The story goal is what happens after something upsets the status quo and sends the protagonist off to do something. In this story, I guess that’s when the Huntsman sends Snow White away. That changes her status quo, and her goal then becomes to find a new home, but then she gets that halfway through the movie and doesn’t really do anything else. Structurally, the Evil Queen is the protagonist. Her personal goal is to be the fairest of them all. Then her status quo is upset when the mirror tells her Snow White is the fairest, so her new story goal is to eliminate Snow White. She first tries sending the Huntsman to kill her, then she transforms herself into a crone and tries to convince her to eat the poisoned apple. But she doesn’t get to enjoy being the fairest because she gets struck by lightning before she transforms back into her beautiful self. We never see a body, though, so there’s room for Snow White II: The Queen Strikes Back.
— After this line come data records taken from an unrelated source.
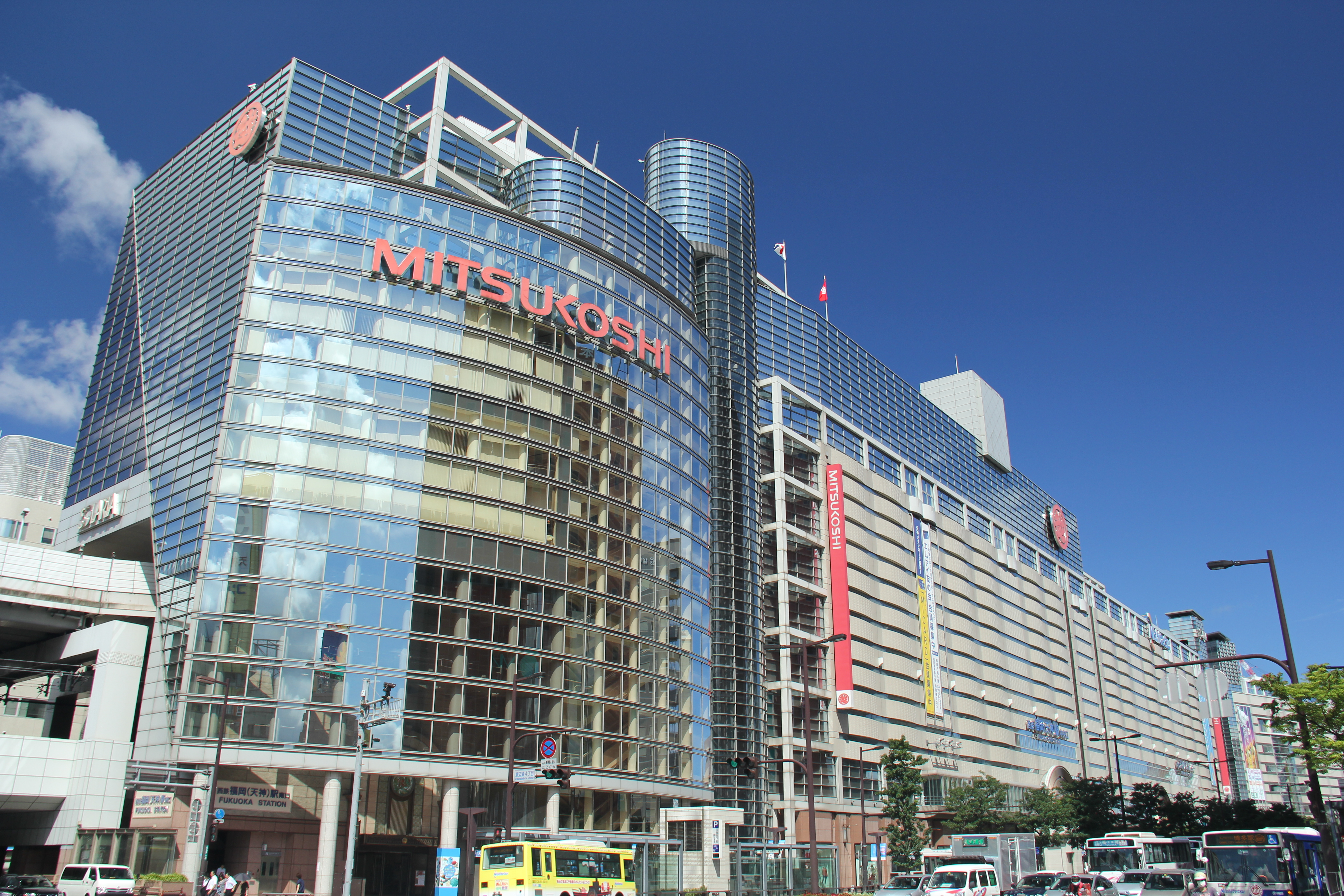 渡辺通り側から見たソラリアターミナルビル Canon EOS 60D
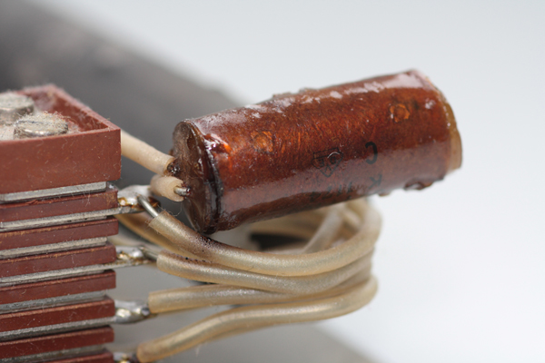 defekter Kondensator in einem Fußpedal für Nähmaschinen
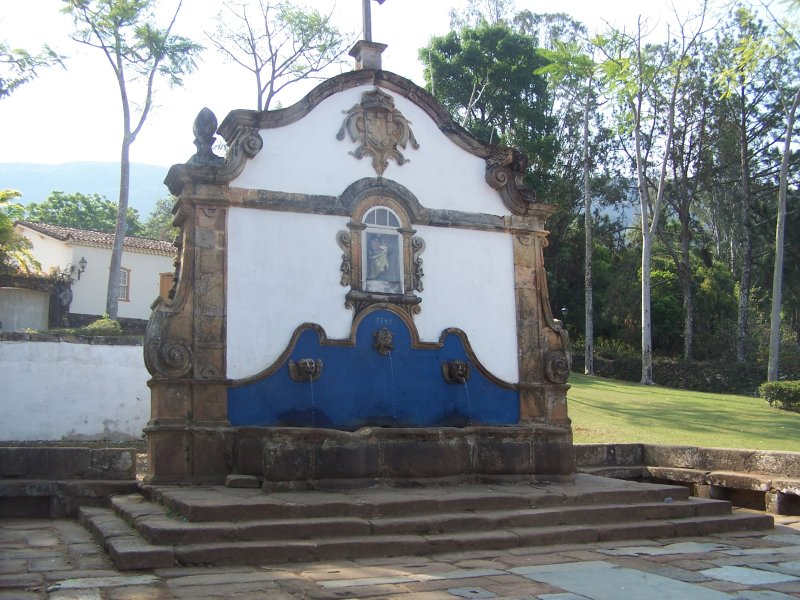 Chafariz São José, Tiradentes - MG, Brasil.
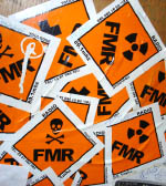 Autocollants du logo de Radio FMR, Toulouse. Auteur : moi-même. Photo prise sur un téléphone. Aussi dispo sur licence CC: By
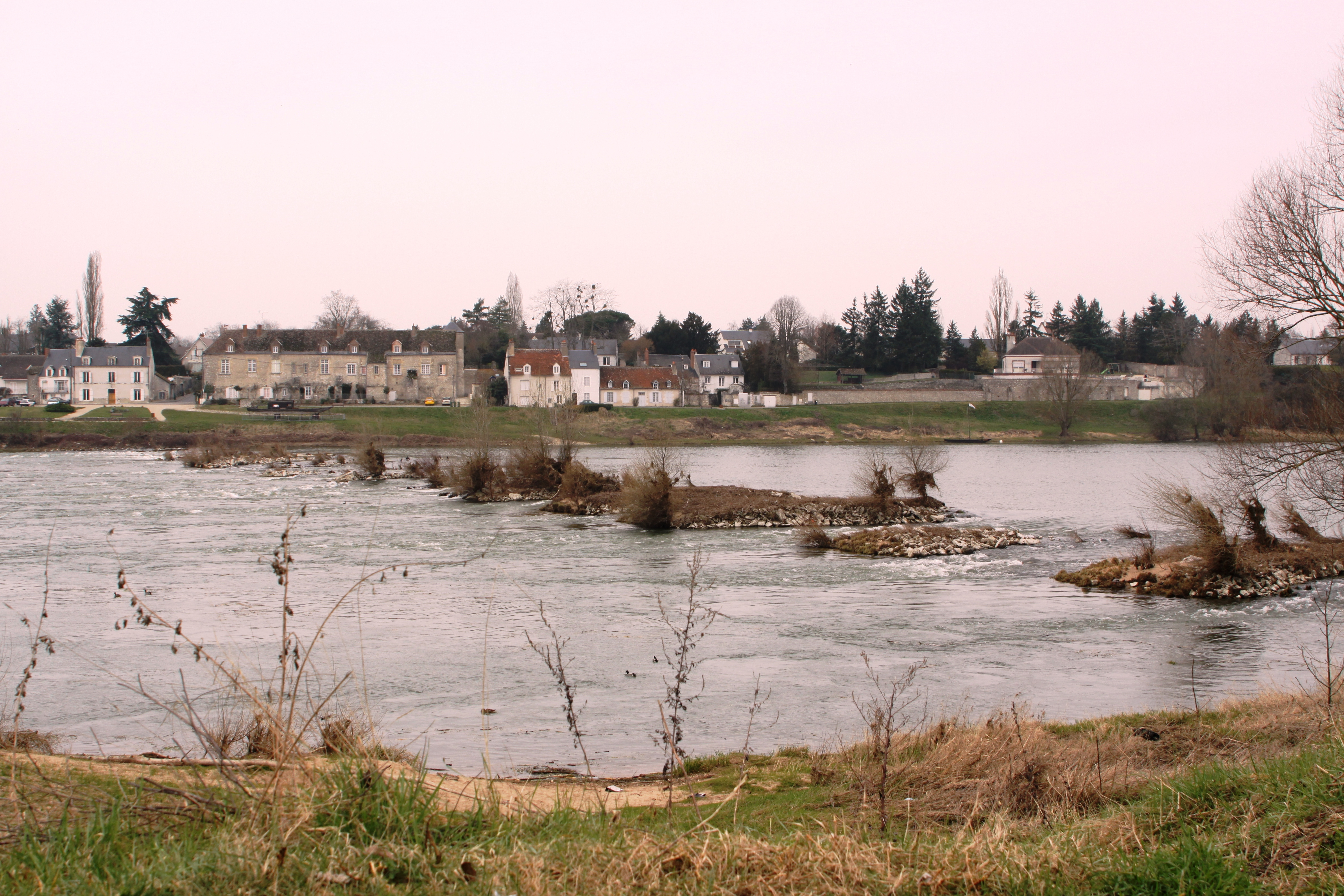 Les restes de piliers du vieux pont jadis conquis par Jeanne d'Arc
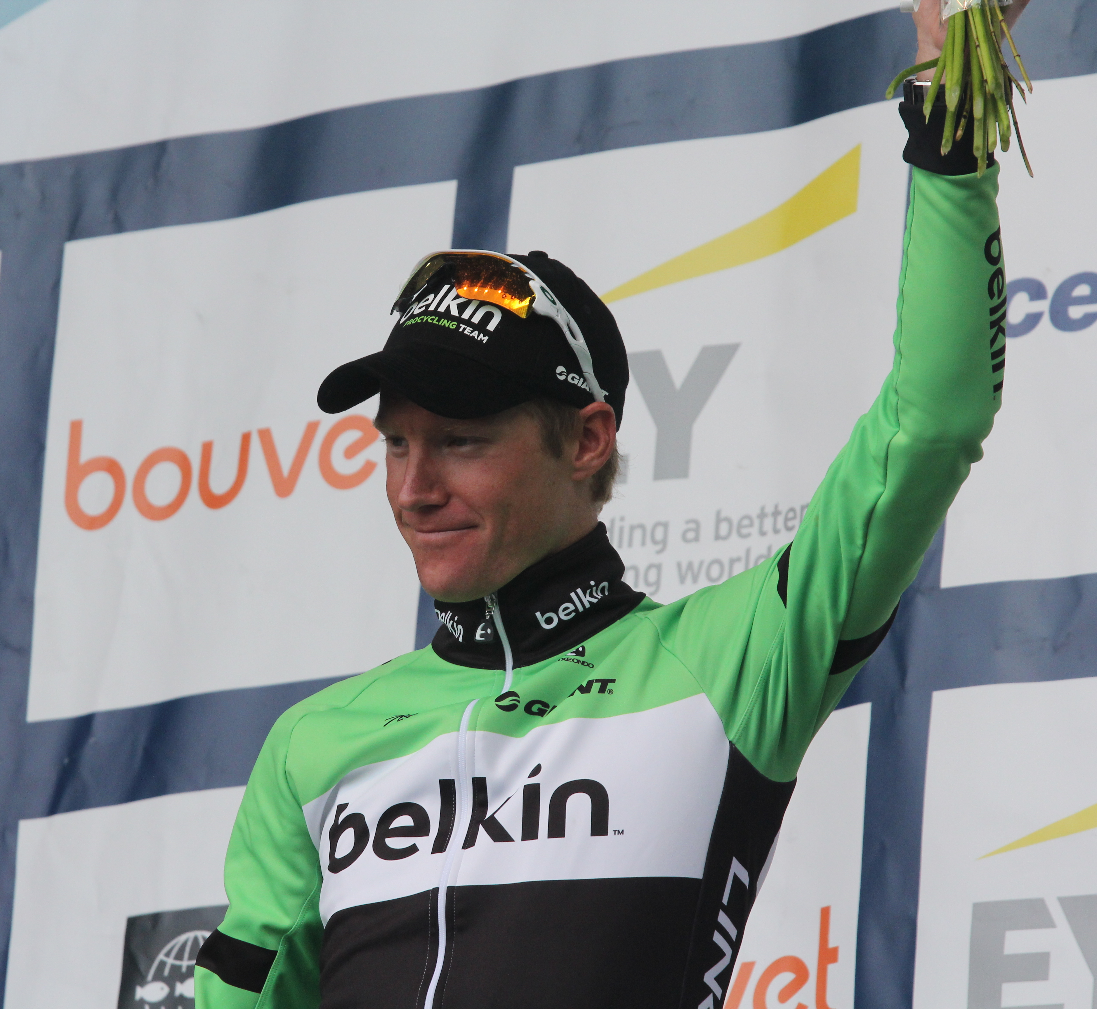 Lars Petter Nordhaug vinner annenplass Tour des Fjords 2013

This movie establishes the early Disney model of the prince being basically a nonentity. He doesn’t get an onscreen name, and he doesn’t get to say or do much. He has no personality other than “into Snow White.” He has no goals. But he does get a whole song, which is better than a lot of Disney princes get. I remember that it always frustrated me when I was a kid that they’d cast a really good singer as the prince in these movies, and then he’d get maybe a couple of lines in one song.
Supposedly, Snow White is 14 in this movie, though there’s nothing onscreen to say so specifically. She’s kind of an idiot, very childlike, and we don’t actually see a wedding, so we can pretend the prince just took her back home. The prince also looks pretty ambiguous in age, so maybe he’s 16 and it’s not that creepy that he’s flirting with her at the beginning. If the queen is her stepmother and her father is dead, then Snow White is actually the rightful queen all along. Otherwise, it would be like Camilla just taking over after Charles dies instead of William becoming king. They show the passage of time while Snow White’s in the glass coffin, so I have to wonder who’s been running the kingdom all this time. Did the people figure out that they don’t need a king or queen, so that Snow comes home to some kind of worker’s collective?
And now I kind of want to write that story. I guess if I hear about a call for submissions on a fairy tale theme where they want you to write from another angle, I have my idea.
I do love the hand-drawn animation. I’m not a huge fan of their computer animation character design, especially the way the female characters have those huge baby doll heads with giant eyes on the sides of their heads, like prey animals. There’s such richness and depth in the artwork. You can tell it was done with great care.
I was going to watch Cinderella this weekend and stay in the Classic era, but in a weird bit of synchronicity, it turns out that my pastor’s summer sermon series is based on Disney animated films, and this weekend he’s doing The Little Mermaid. He’s tying it to the live-action version release, but he said watching the animated version will do. For summers, he does sermons related to movies, using them as ways to illustrate spiritual truths. Pre-pandemic, they’d have viewing parties at the church on Saturday nights. Now they encourage family movie nights.